Cutler oversaw the syphilis experiments in Guatemala in the 1940s, during which doctors deliberately infected an estimated 1500 Guatemalans, including orphans as young as nine, soldiers, prisoners and mental patients with syphilis without the informed consent of the subjects. This study not only violated the hippocratic oath but it echoed Nazi crimes exposed around the same time at the Nuremberg trials. In 1954, Cutler was in charge of experiments at Sing Sing prison to see if a vaccine made from the killed syphilis bacterium, would protect prisoners against infection when he later exposed them to the bacterium. Those infected were later treated with penicillin. Cutler became assistant surgeon general in 1958.

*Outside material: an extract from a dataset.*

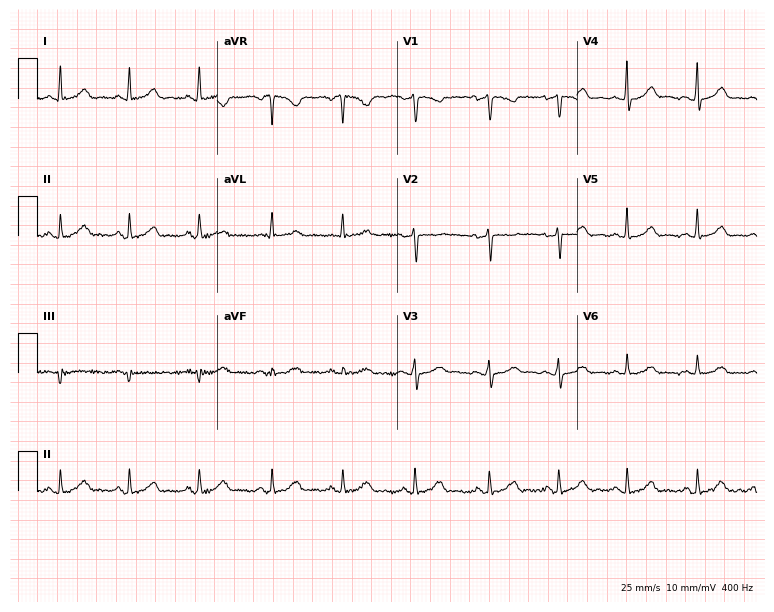
ECG — a 33-year-old female patient. Labelled as a normal ECG.
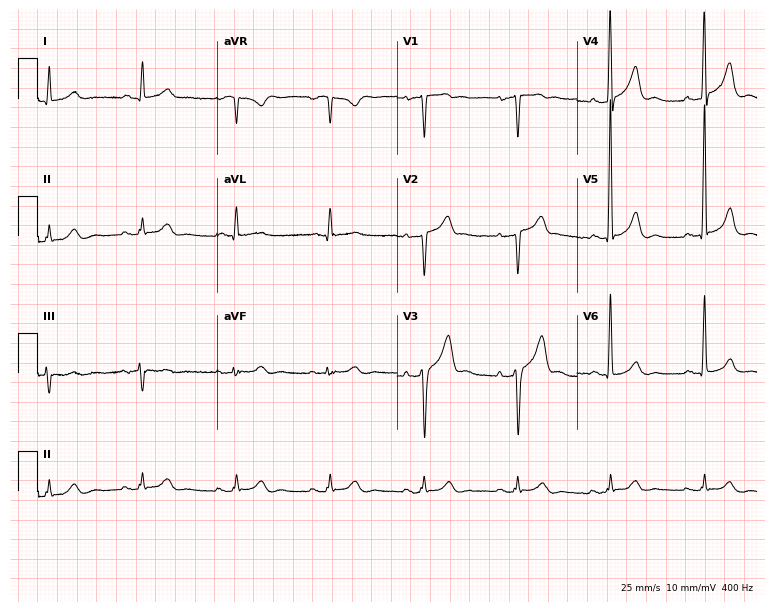
Standard 12-lead ECG recorded from a 61-year-old man (7.3-second recording at 400 Hz). None of these six findings is recorded: first-degree AV block, right bundle branch block, left bundle branch block, sinus bradycardia, atrial fibrillation, sinus tachycardia. Findings outside these six are not listed.

In the 1960s, Cutler was involved in the ongoing Tuskegee syphilis experiment, during which several hundred African-American men who had contracted syphilis were observed, but left untreated. In “The Deadly Deception”, the 1993 Nova documentary about the Tuskegee experiments, Cutler states, “It was important that they were supposedly untreated, and it would be undesirable to go ahead and use large amounts of penicillin to treat the disease, because you’d interfere with the study.”

In 1967 Cutler was appointed professor of international health at the University of Pittsburgh, where he also served as chairman of the department of health administration and acting dean of the Graduate School of Public Health in 1968–1969. He died on February 8, 2003 at Western Pennsylvania Hospital in Pittsburgh. The university started a lecture series in his name after his death, but discontinued it in 2008 when his role in the Tuskegee experiment emerged.